Социально-медицинская концепция романа "Идиот" не только подкрепляет устоявшееся в литературоведении представление о князе Мышкине как о Христе, перенесенном в Россию XIX века, но как бы дает этому представлению медицинское обоснование. В швейцарском санатории из "идиота-дочеловека" медико-психологическими средствами создан необычный человек, в котором явлены божественные, но одновременно и человеческие черты Христа. В Петербурге, получив наследство, он как бы материализуется, становится "земным", не теряя при этом "божественности". После трагической гибели Настасьи Филипповны ум Мышкина меркнет. Божественное и человеческое начала гибнут одновременно. Превратившись в полного "идиота", он возвращается в швейцарский санаторий. В Петербурге же остается легенда. Или особый человек-святой промелькнул в жизни общества, пытаясь, но не сумев перестроить мир излучаемым им добром. Или это вымысел, а жил чудак, тихий сумасшедший, идиот, которого уже потом идеализировали.

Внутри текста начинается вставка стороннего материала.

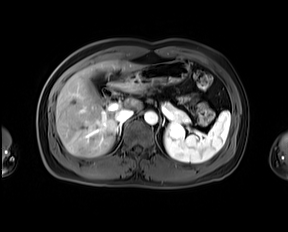 Magnetic resonance imaging, abdomen. axial view. 1st–99th percentile window
<organs><organ name="aorta" x1="144" y1="111" x2="157" y2="124"/><organ name="stomach" x1="116" y1="60" x2="189" y2="90"/><organ name="right adrenal gland" x1="116" y1="124" x2="120" y2="136"/><organ name="inferior vena cava" x1="115" y1="109" x2="133" y2="122"/><organ name="pancreas" x1="163" y1="102" x2="190" y2="123"/><organ name="liver" x1="56" y1="60" x2="142" y2="157"/><organ name="spleen" x1="164" y1="111" x2="230" y2="162"/><organ name="gall bladder" x1="90" y1="84" x2="103" y2="103"/><organ name="duodenum" x1="103" y1="81" x2="116" y2="96"/></organs>
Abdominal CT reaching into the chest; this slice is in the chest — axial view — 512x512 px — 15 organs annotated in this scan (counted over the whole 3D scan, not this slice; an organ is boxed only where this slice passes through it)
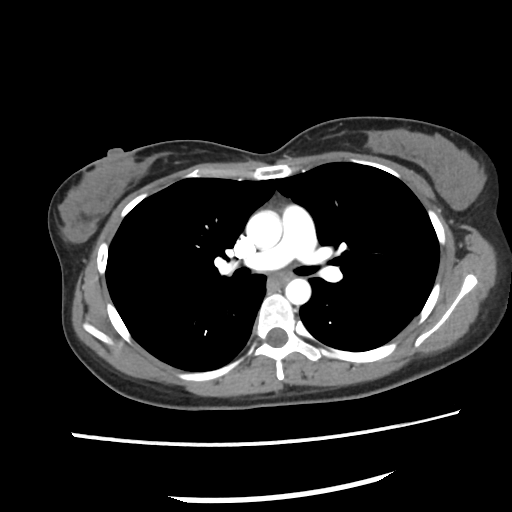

Итак, или русский вариант "богочеловека" (Мышкин), или "человекобог" (Кириллов). В одном есть Бог, другой становится сам для себя Богом вместо отвергаемого им канонизированного Бога. Один из них максимально открыт людям и стремится к добру, другой замкнут и помогает бесовству. Переживания обоих, связанные с эпилепсией, оказываются самыми главными аргументами приобщенности их к потусторонним силам.

Для Достоевского важно, что в переживаниях Мышкина непосредственно перед припадком ощущение жизни почти удесятерялось: ум и сердце озарялись тогда необыкновенным светом, все волнения, сомнения, беспокойство разом умиротворялись, переходили в какое-то высшее спокойствие, полное ясной, гармоничной радости и надежды. "Но эти моменты, эти проблески были еще только предчувствием той окончательной секунды (никогда не более секунды), с которой начинался самый припадок... Если в ту секунду, то есть в самый последний сознательный момент перед припадком, ему случалось успевать ясно и сознательно сказать себе: "Да, за этот момент можно отдать всю жизнь!" – то, конечно, этот момент сам по себе и стоил всей жизни" (8; 188).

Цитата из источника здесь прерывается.